Sonia Lindblom
One important thing about being a facilitator is to be recognized – by oneself and by the others – as an organic part in the whole group. Good facilitators lead the group to its moment; it is due to their attitudes and guidance that the group can achieve its goals. In a classroom environment, we can think of achieving the main goal of each lesson, each class or even each single activity.
As a matter of review we recall the expertise one must put in use in order to be an effective facilitator: (i) knowing the topic to be taught; (ii) being able to transmit it in an effective way and (iii) having the ability to deal with the emotions regarding the whole situation. It is not by chance that Marcia presents these skills in that very order. They affect each other in a chain reaction-like manner. First of all, you are able to transmit a topic if and only if you master it in all its complexity, and by understanding it as it should be, you will feel comfortable in dealing with the range of factors related to the teaching process.
As it is pointed out by Marcia Frantz, the whole group is affected by the facilitator’s feelings, attitudes, moves and quality of attention. Let us take a little longer in discussing this last feature. How could we classify one’s attention by having or lacking quality? It is hard to say precisely what are the criteria to do so, nonetheless one can – or even must – think of how our emotions towards the teaching process of a specific topic, the group, the environment etc. can affect the way we listen to the individuals in this group.

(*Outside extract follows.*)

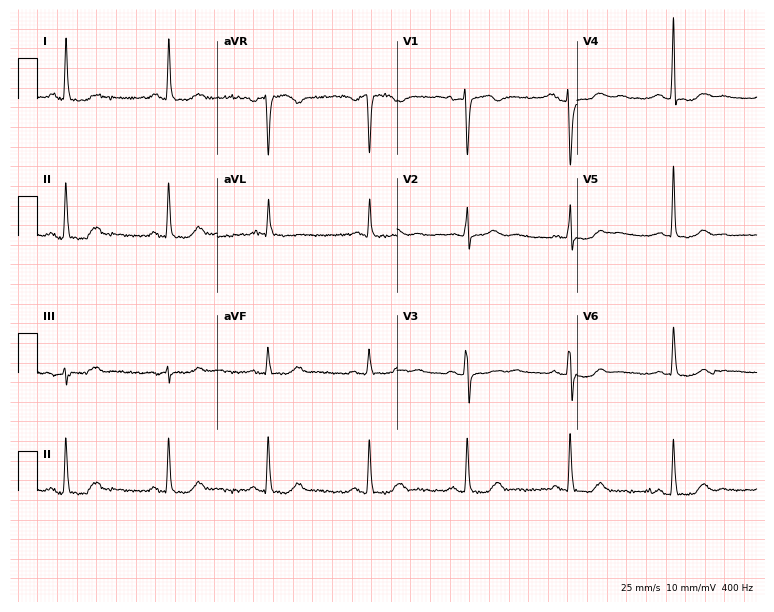
ECG — a female, 47 years old. Labelled as a normal ECG.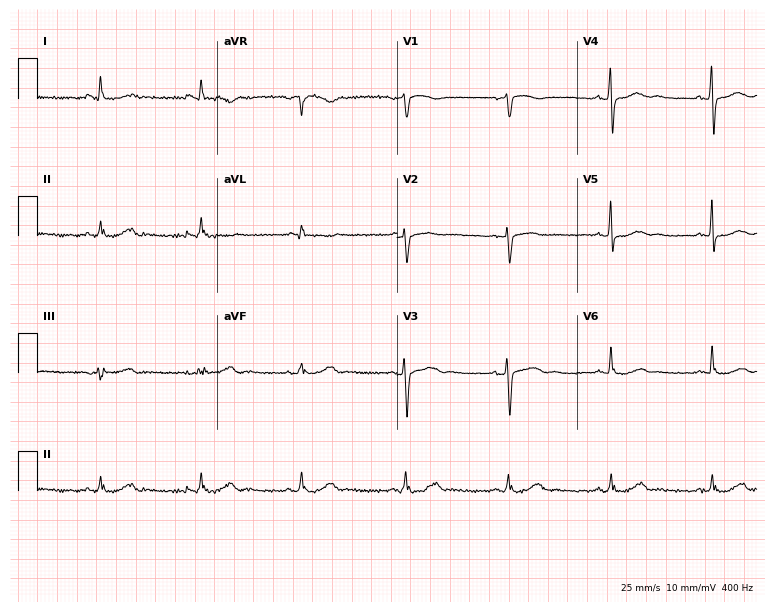
Standard 12-lead ECG recorded from a 60-year-old female. Read as a normal ECG.

We ought to remember that there is quite a big gap between the meanings of hearing and listening. The Christmas song illustrates this difference: “the children listen to hear sleigh bells in the snow”. Listen will certainly mean to understand, to pay attention – not only decoding and distinguishing sound waves, that is what we mean by “hearing”.
A few years ago, one of Brazil’s biggest listeners, Artur da Távola, a multitalented journalist who ran program about erudite music, made some bright observations on people’s bias to listening. Among other things he – as well as Frantz did – observes that in general, people listen to what they wanted the speaker to have said, instead of listening to what was in fact said. The teacher will mostly want the student to understand exactly what she or he said, and how great would it be, if the students just confirm it, and give perfect examples so that they will help out the others to understand the topic.

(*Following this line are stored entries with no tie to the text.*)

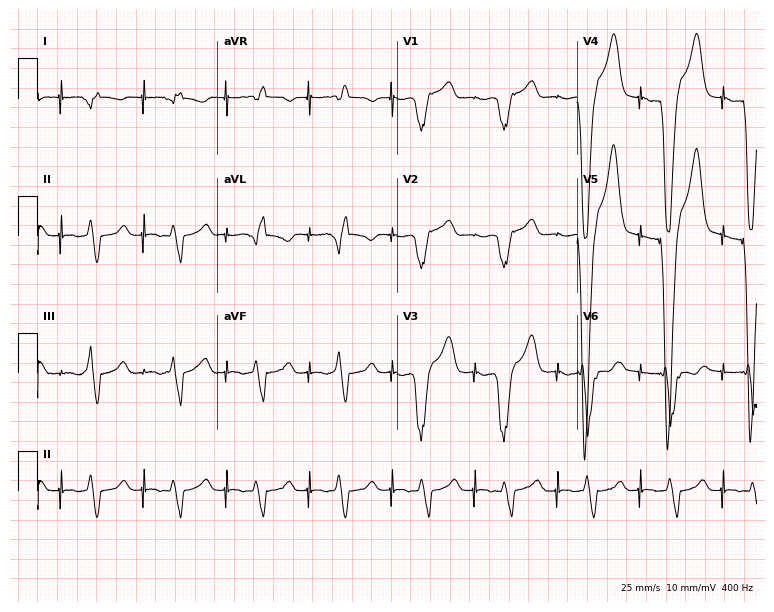
ECG (7.3-second recording at 400 Hz) — a man, 82 years old. Screened for six findings — first-degree AV block, right bundle branch block (RBBB), left bundle branch block (LBBB), sinus bradycardia, atrial fibrillation (AF), sinus tachycardia — none is recorded.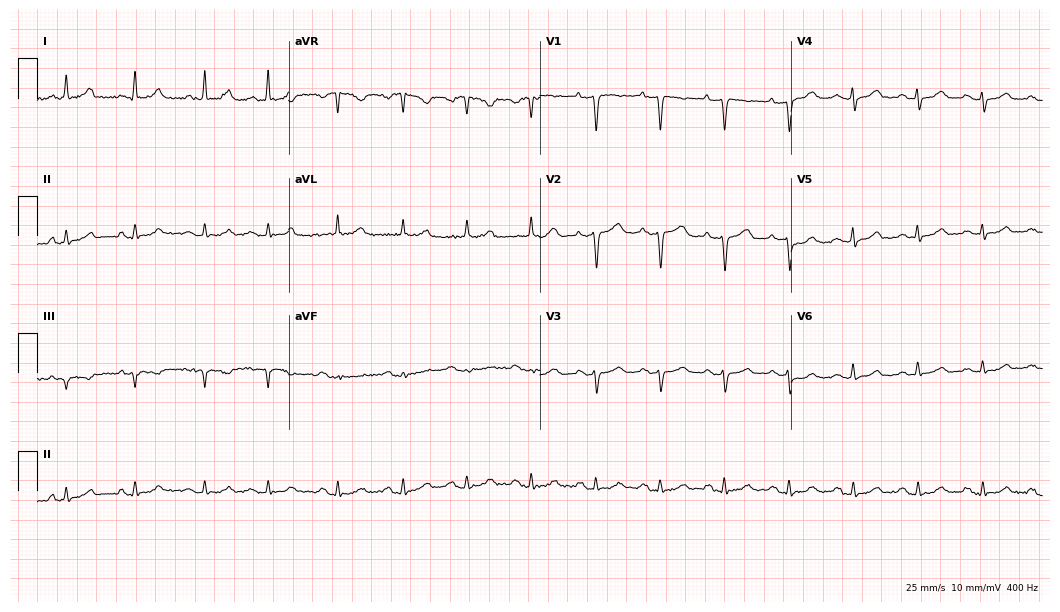
Resting 12-lead electrocardiogram (10.2-second recording at 400 Hz). Patient: a 70-year-old female. None of these six findings is recorded: first-degree AV block, right bundle branch block (RBBB), left bundle branch block (LBBB), sinus bradycardia, atrial fibrillation (AF), sinus tachycardia.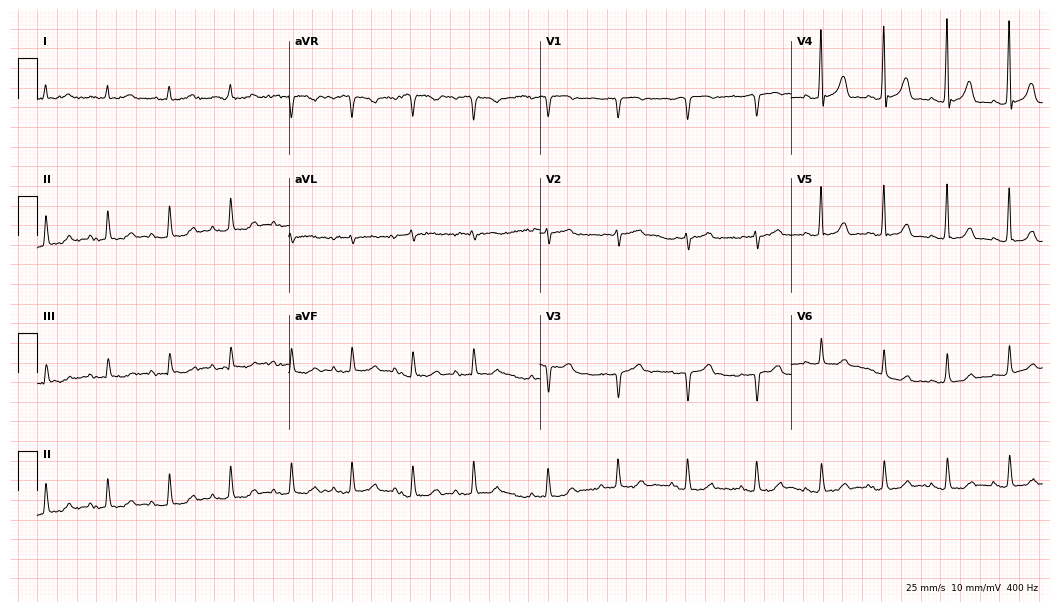
Standard 12-lead ECG recorded from a male patient, 84 years old. None of these six findings is recorded: first-degree AV block, right bundle branch block, left bundle branch block, sinus bradycardia, atrial fibrillation, sinus tachycardia. Findings outside these six are not listed.

Da Távola tells us further: people listen to what they are used to listen – if we link it to our teaching reality, we might end up caught by the trap of always expecting the same questions in a lesson we have run repeatedly: at this moment, students at this level do not know this and this particularity, they never understand present perfect sentences, etc. But in fact, there will be a student who knows it and is making a question that the whole group would think of only some modules ahead. This sample situation is not rare. It might occur more often than we notice, because of our inability to listen exactly what our students are asking/telling us.
Another mismatches between what is said and what is listened, according to da Távola, are when people listen to someone and go thinking of a suitable reply, of what they guess the person might want to say by telling them something, of the relation to what the person is saying and their own beliefs, or even their feelings towards the person who is speaking. These four last misleading situations can be handled if we are attentive to our emotions towards the whole communication process, towards our interlocutor or to ourselves:
By letting our emotions and expectations interfering in the quality of our attention, we block ourselves to reach the common ground needed in the teaching-learning process. It has been pointed out since the beginnings of last century, since Vigostky one could even say – that students learn based on a previous knowledge they have. That is reasonable to say that in order to get acquainted to what one already knows, we do need to listen to what they have to say.
Just to conclude, to be a facilitator is to guide someone through the features they will put in use to reach their goal. Being a facilitator in a classroom is not to give students input of loads of information. The other way round: by listening and knowing what your students already know will spare you a lot of effort in telling them well known information or even what they do not need to know in order to achieve your class goal. Rewording the well spread Portuguese proverb, we have to hear with listening ears.